■ **AVAILABLE DATA**
..........
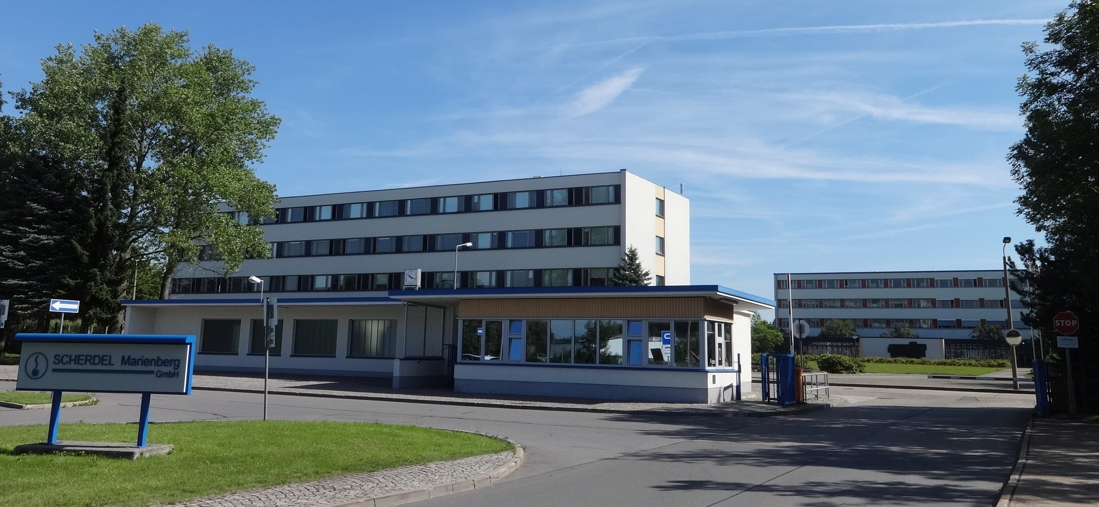 Ehemaiges Federnwerk, heute Scherdel Marienberg GmbH
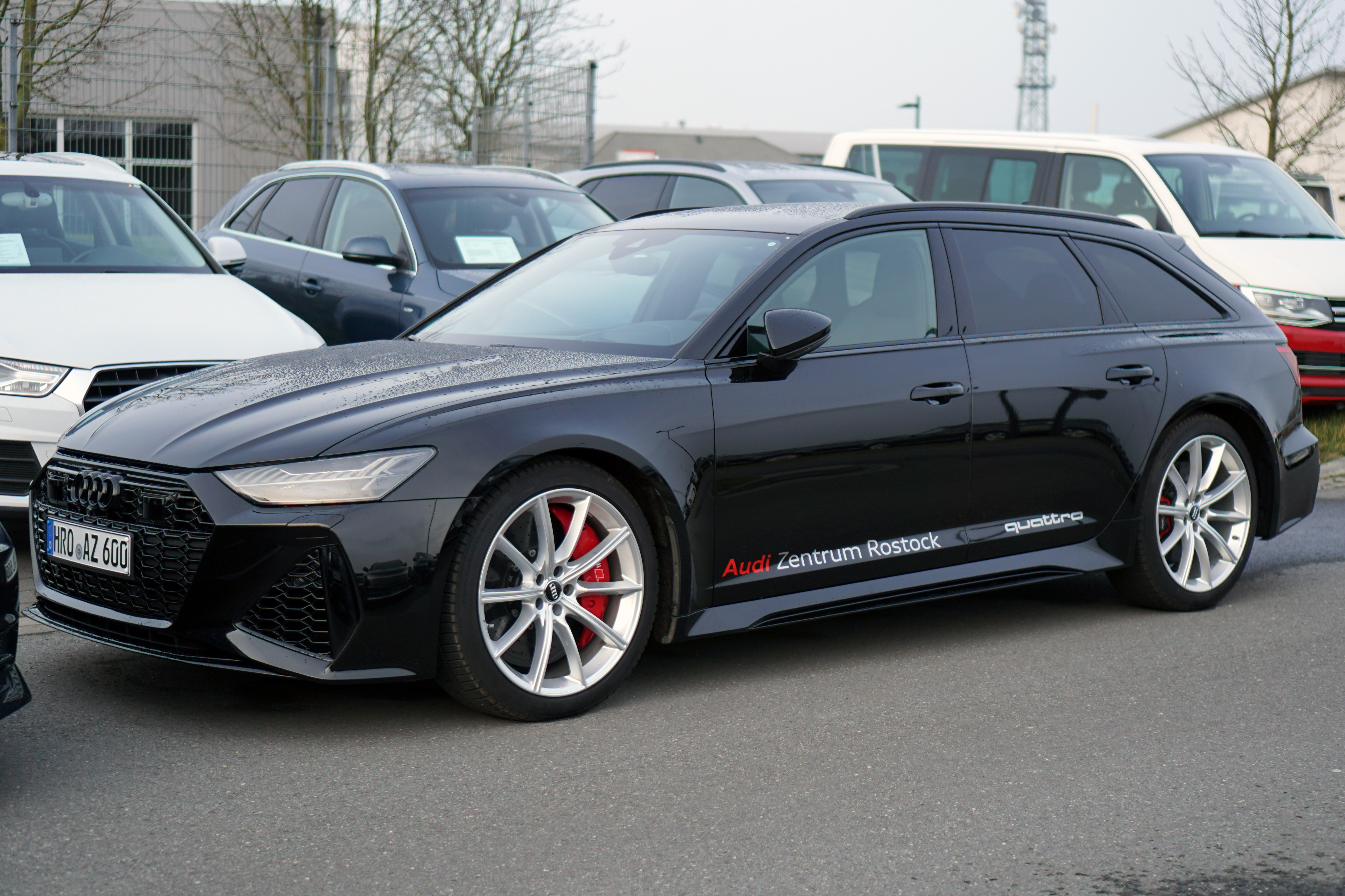 Audi RS6 C8 2020 Winter-Leichtmetallräder – 21 Zoll – im 10-Speichen-Stern-Design silber, HD Matrix-LED-Scheinwerfer mit Audi Laserlicht
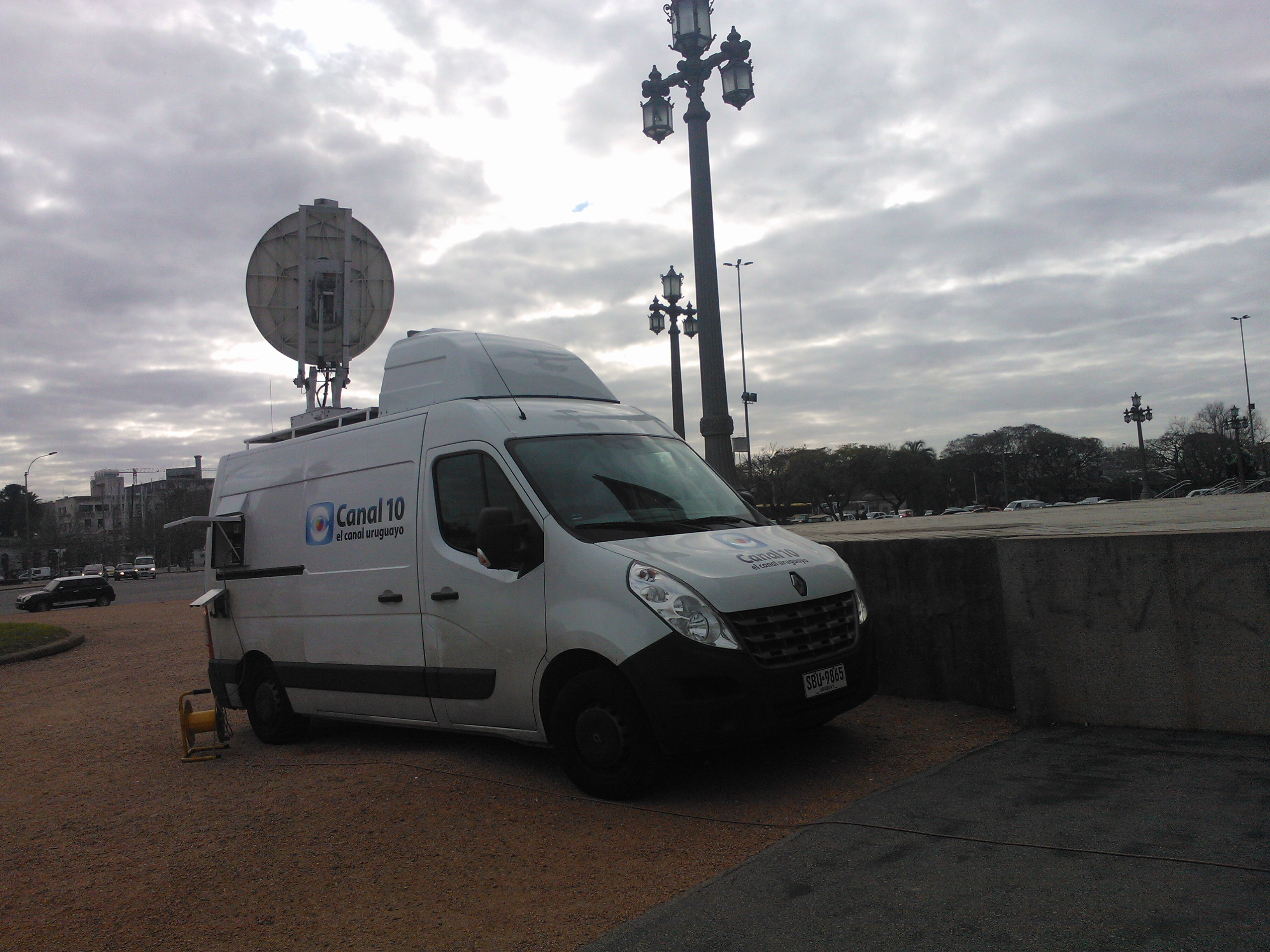 Móvil de Saeta TV Canal 10 Uruguay en las inmediaciones del Palacio Legislativo
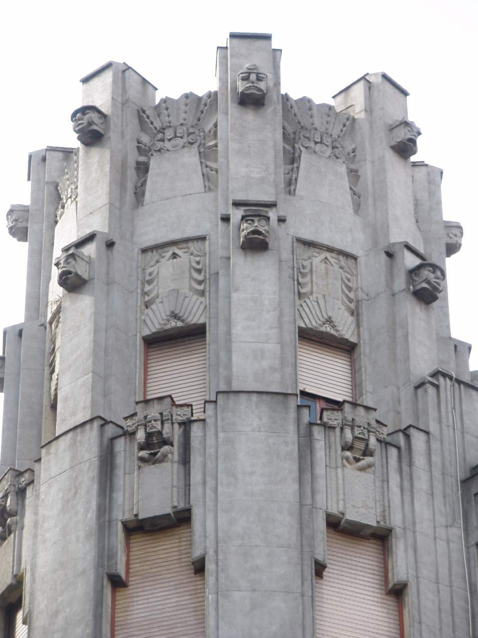 Edificio de estilo art decó en la calle Marqués de San Esteban, 27 (Gijón, Asturias)
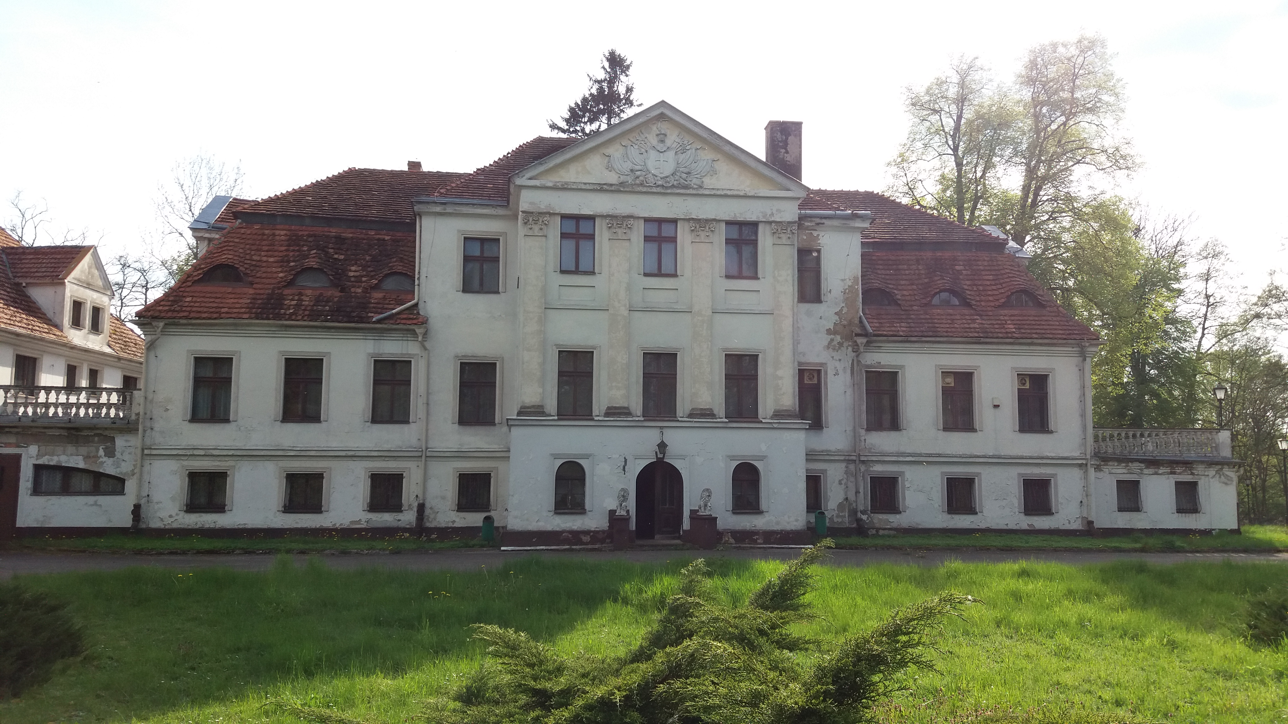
..........
What is needed is a verbatim copy of the material, minus its pictures.

■ **FINISHED TASK**
 Ehemaiges Federnwerk, heute Scherdel Marienberg GmbH
 Audi RS6 C8 2020 Winter-Leichtmetallräder – 21 Zoll – im 10-Speichen-Stern-Design silber, HD Matrix-LED-Scheinwerfer mit Audi Laserlicht
 Móvil de Saeta TV Canal 10 Uruguay en las inmediaciones del Palacio Legislativo
 Edificio de estilo art decó en la calle Marqués de San Esteban, 27 (Gijón, Asturias)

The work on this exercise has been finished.